(Records from a data collection)
++++++++++

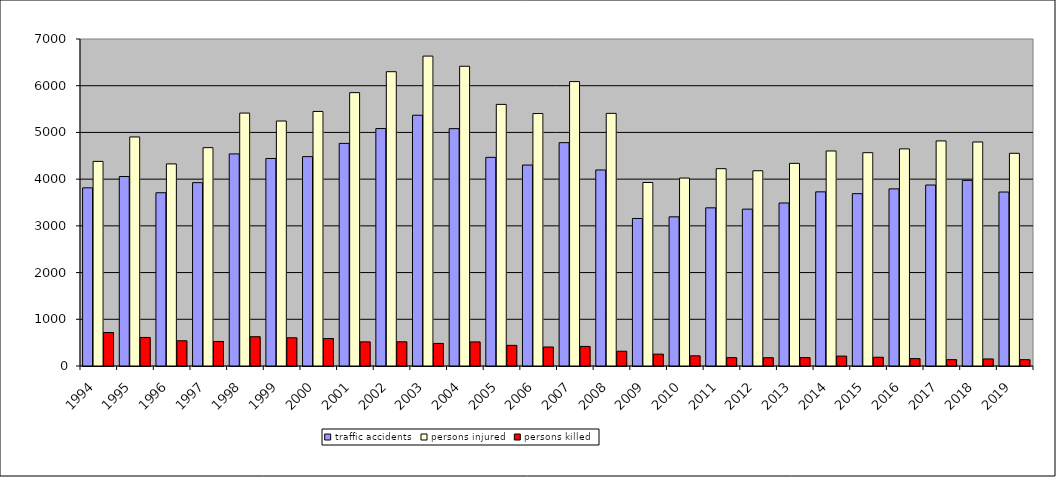
| Category | traffic accidents | persons injured | persons killed |
|---|---|---|---|
| 1994.0 | 3814 | 4380 | 717 |
| 1995.0 | 4056 | 4903 | 611 |
| 1996.0 | 3709 | 4326 | 540 |
| 1997.0 | 3925 | 4674 | 525 |
| 1998.0 | 4540 | 5414 | 627 |
| 1999.0 | 4442 | 5244 | 604 |
| 2000.0 | 4482 | 5449 | 588 |
| 2001.0 | 4766 | 5852 | 517 |
| 2002.0 | 5083 | 6300 | 518 |
| 2003.0 | 5368 | 6634 | 483 |
| 2004.0 | 5081 | 6416 | 516 |
| 2005.0 | 4466 | 5600 | 442 |
| 2006.0 | 4302 | 5404 | 407 |
| 2007.0 | 4781 | 6088 | 419 |
| 2008.0 | 4196 | 5408 | 316 |
| 2009.0 | 3158 | 3928 | 254 |
| 2010.0 | 3193 | 4023 | 218 |
| 2011.0 | 3386 | 4224 | 179 |
| 2012.0 | 3358 | 4179 | 177 |
| 2013.0 | 3489 | 4338 | 179 |
| 2014.0 | 3728 | 4603 | 212 |
| 2015.0 | 3689 | 4566 | 187 |
| 2016.0 | 3792 | 4648 | 158 |
| 2017.0 | 3874 | 4818 | 136 |
| 2018.0 | 3973 | 4795 | 151 |
| 2019.0 | 3724 | 4553 | 135 |
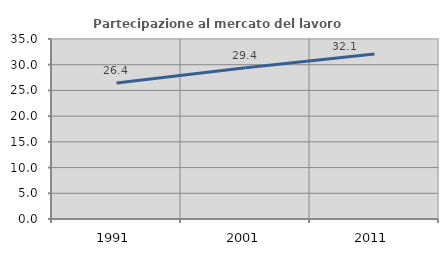
| Category | Partecipazione al mercato del lavoro  femminile |
|---|---|
| 1991.0 | 26.447 |
| 2001.0 | 29.429 |
| 2011.0 | 32.095 |
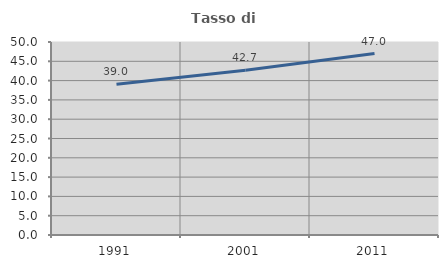
| Category | Tasso di occupazione   |
|---|---|
| 1991.0 | 39.041 |
| 2001.0 | 42.653 |
| 2011.0 | 47.004 |
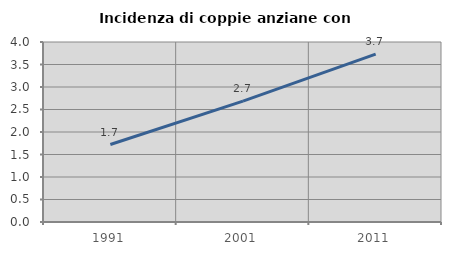
| Category | Incidenza di coppie anziane con figli |
|---|---|
| 1991.0 | 1.721 |
| 2001.0 | 2.688 |
| 2011.0 | 3.731 |

++++++++++

What is being asked →
Word for word, repeat the lines above from the one with "5244 | 604 |" through the one with "2011.0 | 32.095 |", and nothing beyond them. Omit the pictures.

Solution below →
| 1999.0 | 4442 | 5244 | 604 |
| 2000.0 | 4482 | 5449 | 588 |
| 2001.0 | 4766 | 5852 | 517 |
| 2002.0 | 5083 | 6300 | 518 |
| 2003.0 | 5368 | 6634 | 483 |
| 2004.0 | 5081 | 6416 | 516 |
| 2005.0 | 4466 | 5600 | 442 |
| 2006.0 | 4302 | 5404 | 407 |
| 2007.0 | 4781 | 6088 | 419 |
| 2008.0 | 4196 | 5408 | 316 |
| 2009.0 | 3158 | 3928 | 254 |
| 2010.0 | 3193 | 4023 | 218 |
| 2011.0 | 3386 | 4224 | 179 |
| 2012.0 | 3358 | 4179 | 177 |
| 2013.0 | 3489 | 4338 | 179 |
| 2014.0 | 3728 | 4603 | 212 |
| 2015.0 | 3689 | 4566 | 187 |
| 2016.0 | 3792 | 4648 | 158 |
| 2017.0 | 3874 | 4818 | 136 |
| 2018.0 | 3973 | 4795 | 151 |
| 2019.0 | 3724 | 4553 | 135 |
| Category | Partecipazione al mercato del lavoro  femminile |
|---|---|
| 1991.0 | 26.447 |
| 2001.0 | 29.429 |
| 2011.0 | 32.095 |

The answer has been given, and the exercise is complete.